The linear relationship is not so clear in this case.

Lastly, I wanted to examine whether there are countries where the relationship between infant mortality rates and fertility rates does *not* hold. That is, are there countries where a *decrease* in infant mortality rates results in an *increase* in fertility rates?

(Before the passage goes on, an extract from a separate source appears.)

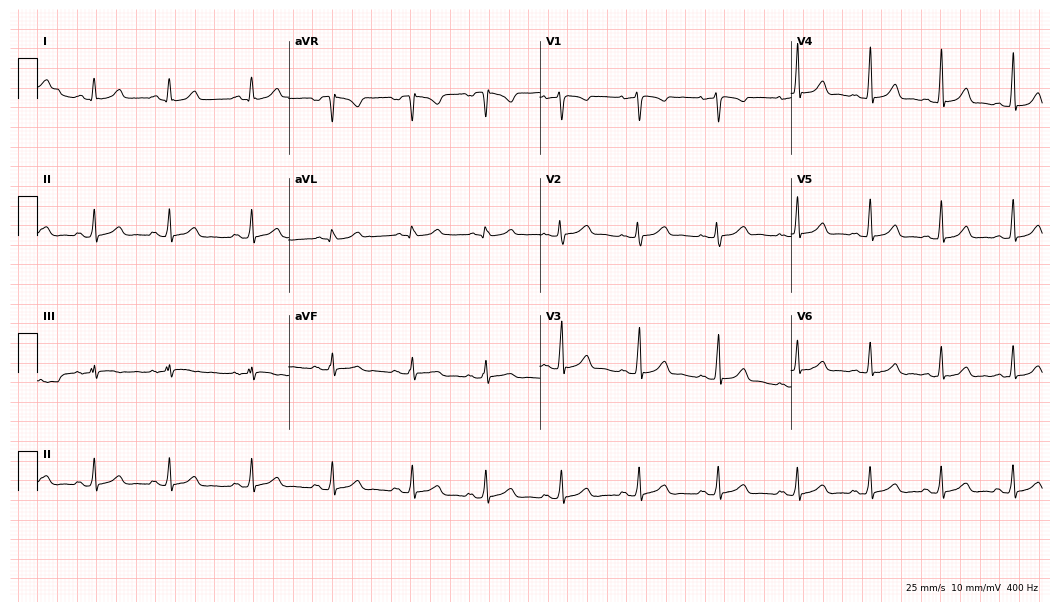
Standard 12-lead ECG recorded from a 28-year-old woman (10.2-second recording at 400 Hz). Read as a normal ECG.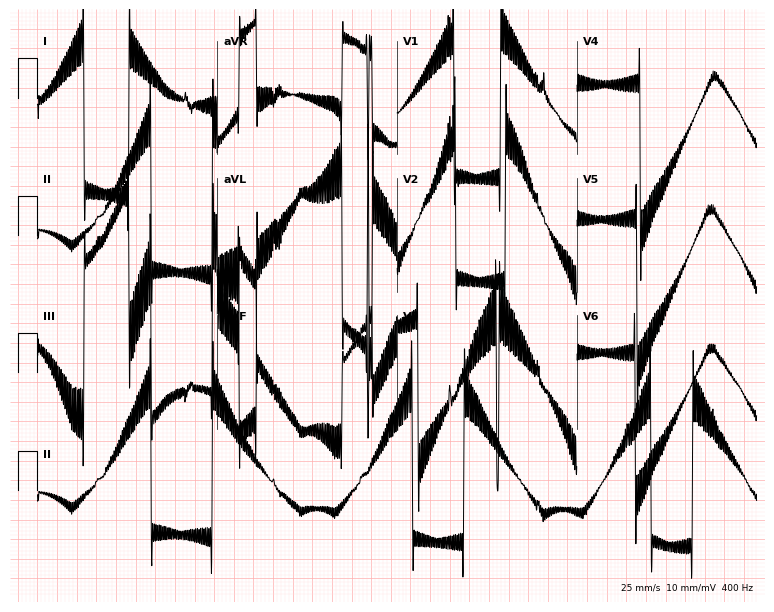
12-lead ECG (7.3-second recording at 400 Hz) from a man, 71 years old. Screened for six findings — first-degree AV block, right bundle branch block, left bundle branch block, sinus bradycardia, atrial fibrillation, sinus tachycardia — none is recorded. Only these six findings were labelled.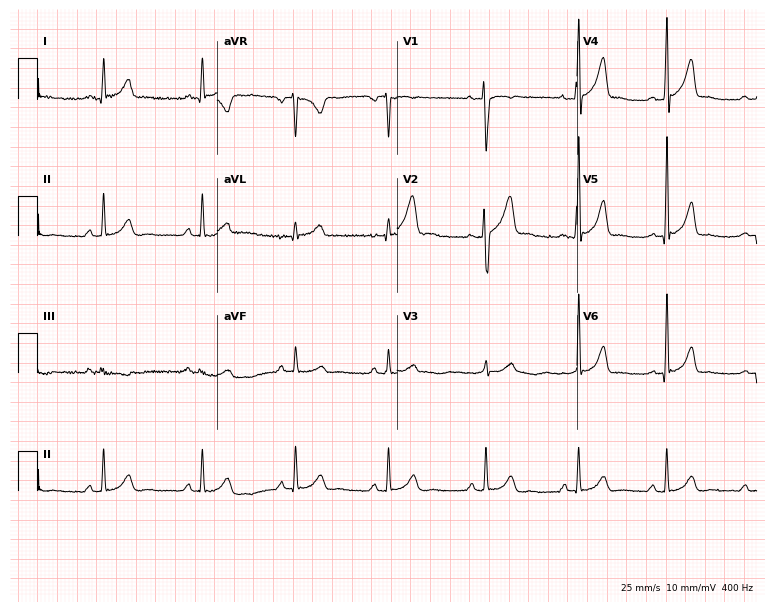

To do this, we write a function that loops over all the countries in the data set, builds a linear model between the two variables and spits out countries where the slope of the intercept is negative. It also plots the data for those countries for visualization.

```
make_plot <- function (fer, inf, name) {
df <- data.frame(x = inf, y = fer)
p <- ggplot(data = df, aes(x = x, y = y)) +
geom_point(size = 3) +
geom_line(lwd = 1.2) +
xlab("Infant Mortality") +
ylab("Fertility") +
ggtitle(name) +
theme_bw()
return(list(p))
}
plots <- list()
for (x in 1:nrow(fertility)) {
fer <- as.numeric(as.vector(fertility[x,]))
inf <- as.numeric(as.vector(infmort[x,]))
if (!(all(is.na(fer)) | all(is.na(inf)))) {
m = lm(fer ~ inf)
if (m$coefficients[2] < 0) {
print(row.names(fertility)[x])
plots <- c(plots, make_plot(fer, inf, row.names(fertility)[x]))
}
}
}
do.call(grid.arrange, plots)
```

The results are in - there are six countries where this relationship does not hold. These countries are -

```
"Antigua and Barbuda"
"Mali"
"Korea, Dem. Rep."
"Chad"
"Timor-Leste"
"Congo, Dem. Rep."
```

And here are the graphs for these countries -

While I am not familiar with the challenges that these countries face, a common theme between 4 of the 6 countries is that they all have very high infant mortality rates. One plausile explanation could be that the linear relationship between fertility and mortality is only apparent at relatively lower mortality rates.